What is being asked:
Among the lines of the material, copy those that hold the string "production".

Data to examine:
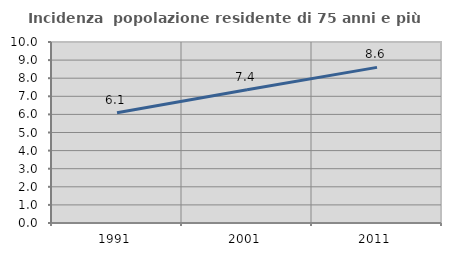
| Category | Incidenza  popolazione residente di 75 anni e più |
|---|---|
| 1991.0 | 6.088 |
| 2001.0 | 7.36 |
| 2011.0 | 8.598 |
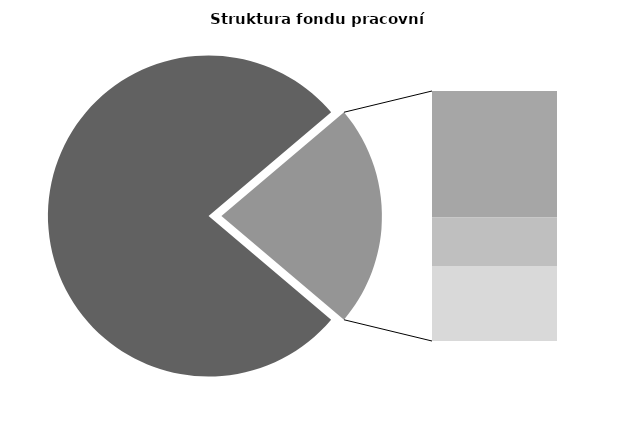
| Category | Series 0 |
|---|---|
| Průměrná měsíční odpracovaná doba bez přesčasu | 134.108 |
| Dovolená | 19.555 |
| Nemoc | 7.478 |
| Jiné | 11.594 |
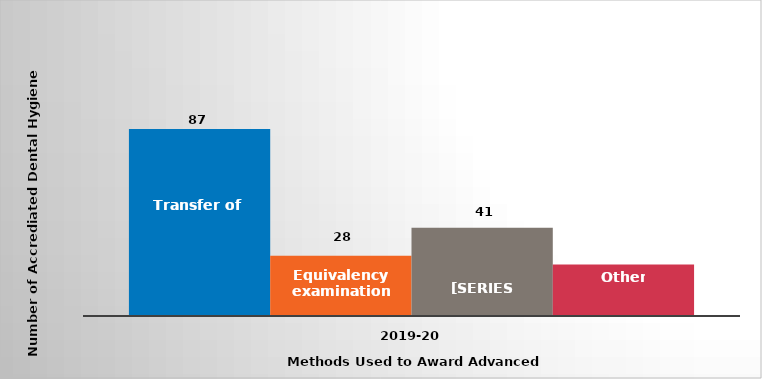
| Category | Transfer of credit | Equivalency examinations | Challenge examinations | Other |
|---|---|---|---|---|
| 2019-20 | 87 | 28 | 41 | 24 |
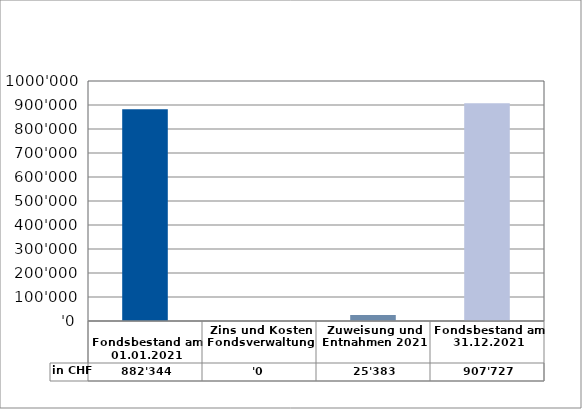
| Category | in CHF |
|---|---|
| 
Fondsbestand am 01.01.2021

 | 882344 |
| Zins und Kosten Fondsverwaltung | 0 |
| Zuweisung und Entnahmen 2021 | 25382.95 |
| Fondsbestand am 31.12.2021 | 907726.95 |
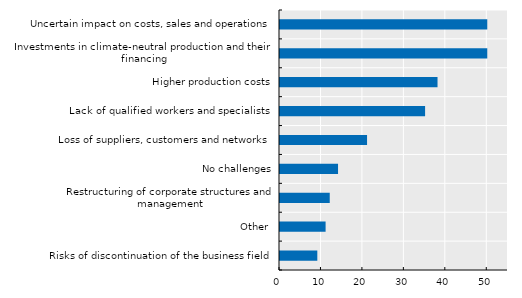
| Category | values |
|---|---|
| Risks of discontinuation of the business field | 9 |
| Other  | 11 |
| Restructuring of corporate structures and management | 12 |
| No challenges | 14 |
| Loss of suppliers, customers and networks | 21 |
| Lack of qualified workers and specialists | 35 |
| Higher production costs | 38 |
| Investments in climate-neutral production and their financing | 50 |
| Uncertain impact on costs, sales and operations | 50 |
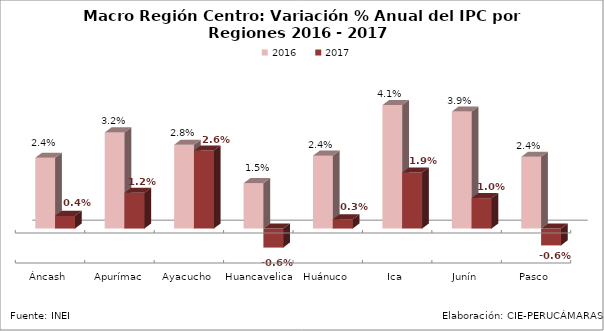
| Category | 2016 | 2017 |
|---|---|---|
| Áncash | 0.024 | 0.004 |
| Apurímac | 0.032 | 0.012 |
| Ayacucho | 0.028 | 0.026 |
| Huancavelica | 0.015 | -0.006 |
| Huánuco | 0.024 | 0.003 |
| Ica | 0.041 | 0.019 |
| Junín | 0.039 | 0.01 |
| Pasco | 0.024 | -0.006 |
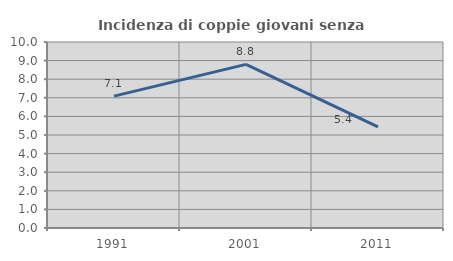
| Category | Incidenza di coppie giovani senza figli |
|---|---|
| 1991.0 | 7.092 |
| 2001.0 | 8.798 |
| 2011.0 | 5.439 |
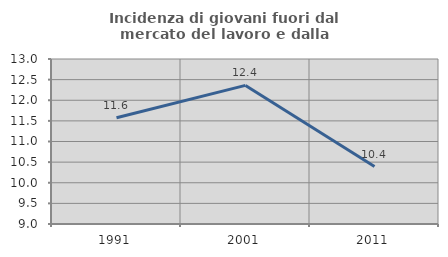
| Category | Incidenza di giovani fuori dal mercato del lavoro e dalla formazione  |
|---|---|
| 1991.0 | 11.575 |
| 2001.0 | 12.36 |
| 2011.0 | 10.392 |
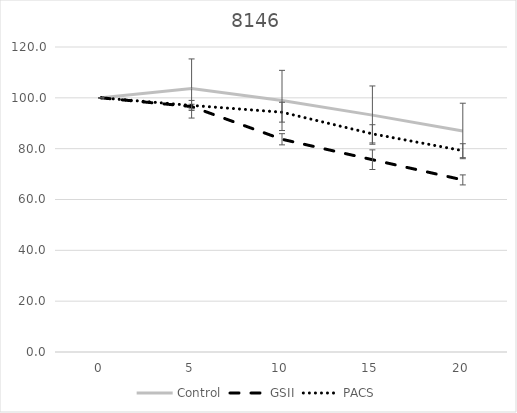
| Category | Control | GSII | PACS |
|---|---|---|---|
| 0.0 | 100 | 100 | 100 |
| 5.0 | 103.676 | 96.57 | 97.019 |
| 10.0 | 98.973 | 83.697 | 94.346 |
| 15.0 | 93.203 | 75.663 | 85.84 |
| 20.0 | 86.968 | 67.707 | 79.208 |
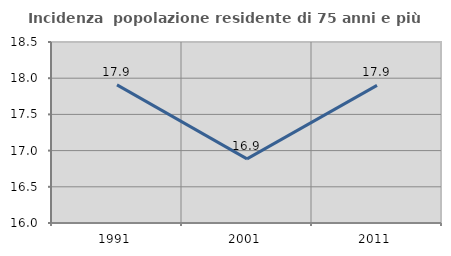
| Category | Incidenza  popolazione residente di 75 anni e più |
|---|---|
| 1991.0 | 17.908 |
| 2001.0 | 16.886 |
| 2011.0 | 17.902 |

Solution for this exercise:
| Higher production costs | 38 |
| Investments in climate-neutral production and their financing | 50 |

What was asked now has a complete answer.